Despite the presence of the Mongols, trade along the Silk Road never reached the heights that it did in the Tang dynasty. With the disintegration of the Mongol empire, the revival of Islam and the isolationist policies of the Ming dynasty, the barriers rose again on the land route between East and West. The demise of the Silk Road also owes much to the development of the silk route by sea. It was becoming rather easier and safer to transport goods by water rather than overland. Ships had become stronger and more reliable , and the route passed promising new markets in Southern Asia.

Renewed interest in the Silk Road only emerged among western scholars towards the end of the nineteenth century. This emerged after various countries started to explore the region. The foreign involvement in this area was due mostly to the interest of the powers of the time in expanding their territories. The British, in particular, were interested in consolidating some of the land north of their Indian territories.

The study of the Road really took off after the expeditions of the Swede Sven Hedin in 1895. He was an accomplished cartographer and linguist, and became one of the most renowned explorers of the time. He crossed the Pamirs to Kashgar, and then set out to explore the more desolate parts of the region. He even succeeded in making a crossing of the centre of the Taklimakan, though he was one of only three members of the party who made it across, the rest succumbing to thirst after their water had run out. He was intrigued by local legends of demons in the Taklimakan, guarding ancient cities full of treasure, and met several natives who had chanced upon such places. In his later travels, he discover several ruined cities on the south side of the desert, and his biggest find, the city of Loulan, from which he removed a large number of ancient manuscripts.

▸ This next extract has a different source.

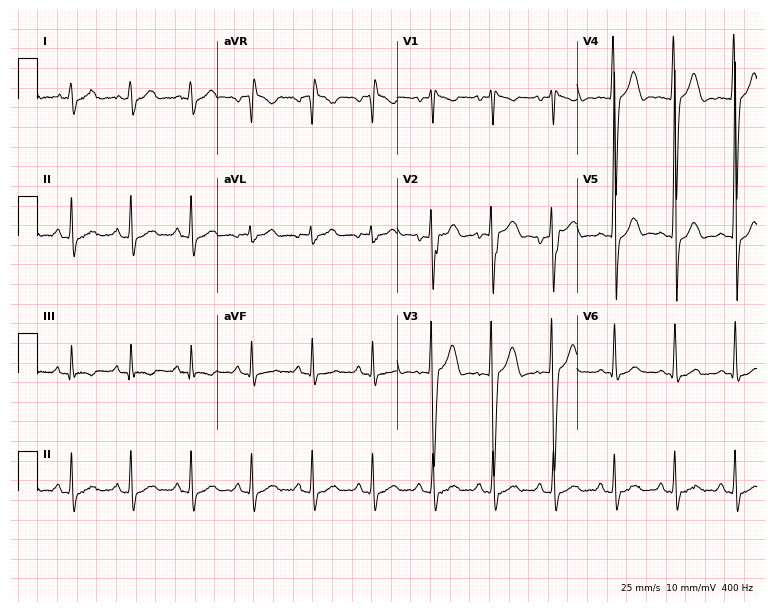
Standard 12-lead ECG recorded from a man, 17 years old. None of these six findings is recorded: first-degree AV block, right bundle branch block (RBBB), left bundle branch block (LBBB), sinus bradycardia, atrial fibrillation (AF), sinus tachycardia.

After Hedin, the archaeological race started. Sir Aurel Stein of Britain and Albert von Le Coq of Germany were the principle players, though the Russians and French, and then the Japanese, quickly followed suit. There followed a period of frenzied digging around the edges of the Taklimakan, to discover as much as possible about the old Buddhist culture that had existed long before.

The archaeological free-for-all came to a close after a change in the political scene. On 25th May 1925 a student demonstration in the treaty port of Shanghai was broken up by the British by opening fire on them, killing a number of the rioters. This instantly created a wave of anti-foreign hostility throughout China, and effectively brought the explorations of the Western Archaeologists to an end.